In the present study the aim was to investigate the basis of the synergistic increase in transfection efficiency of the LPD formulations compared to its liposome-DNA (LD) and peptide-DNA (PD) counterparts. As a model lipopolyplex we used an LPD formulation previously optimised for airway gene transfer12. The LPD vector was formulated with a liposome (L), made up of DHDTMA (1-Propanaminium, N,N,N-trimethyl-2,3-bis (11Z-hexadecenyloxy)-iodide) and DOPE lipids, a dual functioning DNA-condensing and receptor-targeted peptide (P), with the sequence K16GACSERSMNFCG19 (K16E) and DNA (D) formulated at an L:P:D weight ratio of 0.75:4:1. We performed detailed structural and functional analysis of the LPD formulation together with its LD and PD counterparts. We sought to interrogate the roles of the liposome and peptide in transfection in order to explain the synergy we and others have observed in transfections with lipopolyplexes. We aim to use this information to develop more improved nanoparticle formulations.

Results

In vitro transfections

16HBE14o- cells were transfected with LPD, LD and PD formulations with pCI-Luc and luciferase expression assessed to compare their transfection efficiencies. Transfected luciferase activity using the LPD formulation was 3.5-fold higher than that achieved with the LD (4:1) formulation (Figure 1; p < 0.001), 15.9-fold greater than the LD (0.75:1) formulation (Figure 1; p < 0.001) and 1030.5-fold higher than with the PD formulation (Figure 1; p < 0.001). Moreover, LD (4:1) formulations, but not LD (0.75:1) formulations, gave significantly higher levels of luciferase activity than PD formulations (Figure 1; p < 0.001). Therefore, the ternary combination of liposome, peptide and DNA of LPD formulations displayed a synergistic increase in luciferase transgene expression compared to binary PD and LD formulations (Figure 1).

Figure 1
figure 1

Luciferase activity, measured in relative light units (RLU) per mg of protein following transfection of 16HBE14o- cells with pCI-Luc complexed into LPD, LD (0.75:1), LD (4:1) and PD nanocomplexes.

Values are mean ± SEM; n = 5; NS, not significant, ***P < 0.001; one-way ANOVA with Bonferroni post-test analysis used to assess significance.

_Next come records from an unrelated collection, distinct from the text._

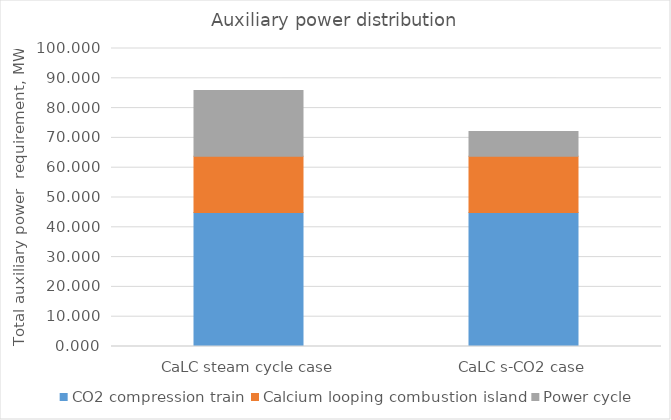
| Category | CO2 compression train | Calcium looping combustion island | Power cycle |
|---|---|---|---|
| CaLC steam cycle case | 44.979 | 18.882 | 22.084 |
| CaLC s-CO2 case | 44.993 | 18.889 | 8.288 |
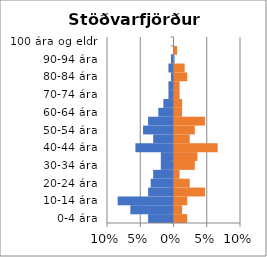
| Category | % karlar | %konur |
|---|---|---|
| 0-4 ára | -0.038 | 0.019 |
| 5-9 ára | -0.065 | 0.011 |
| 10-14 ára | -0.084 | 0.019 |
| 15-19 ára | -0.038 | 0.046 |
| 20-24 ára | -0.034 | 0.023 |
| 25-29 ára | -0.031 | 0.008 |
| 30-34 ára | -0.019 | 0.031 |
| 35-39 ára | -0.019 | 0.034 |
| 40-44 ára | -0.057 | 0.065 |
| 45-49 ára | -0.031 | 0.023 |
| 50-54 ára | -0.046 | 0.031 |
| 55-59 ára | -0.038 | 0.046 |
| 60-64 ára | -0.023 | 0.011 |
| 65-69 ára | -0.015 | 0.011 |
| 70-74 ára | -0.008 | 0.008 |
| 75-79 ára | -0.008 | 0.008 |
| 80-84 ára | -0.004 | 0.019 |
| 85-89 ára | -0.008 | 0.015 |
| 90-94 ára | -0.004 | 0 |
| 95-99 ára | 0 | 0.004 |
| 100 ára og eldri | 0 | 0 |
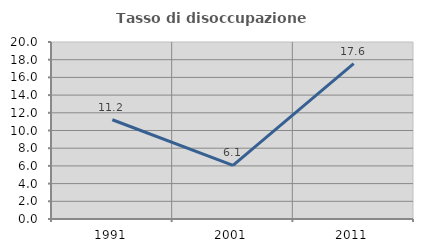
| Category | Tasso di disoccupazione giovanile  |
|---|---|
| 1991.0 | 11.217 |
| 2001.0 | 6.061 |
| 2011.0 | 17.553 |

This synergy in transfection was also observed following HEK-293T and HT-1080 cell line transfections (Figure S1a and S1b, respectively). In both cases, transfected luciferase activity using the LPD formulation was around 3-fold higher than that achieved with the LD (4:1) formulation (Figure S1a and S1b; p < 0.001). LD (4:1) formulations, but not LD (0.75:1) formulations, again gave significantly higher levels of luciferase activity than PD formulations (Figure S1a and S1b; p < 0.001).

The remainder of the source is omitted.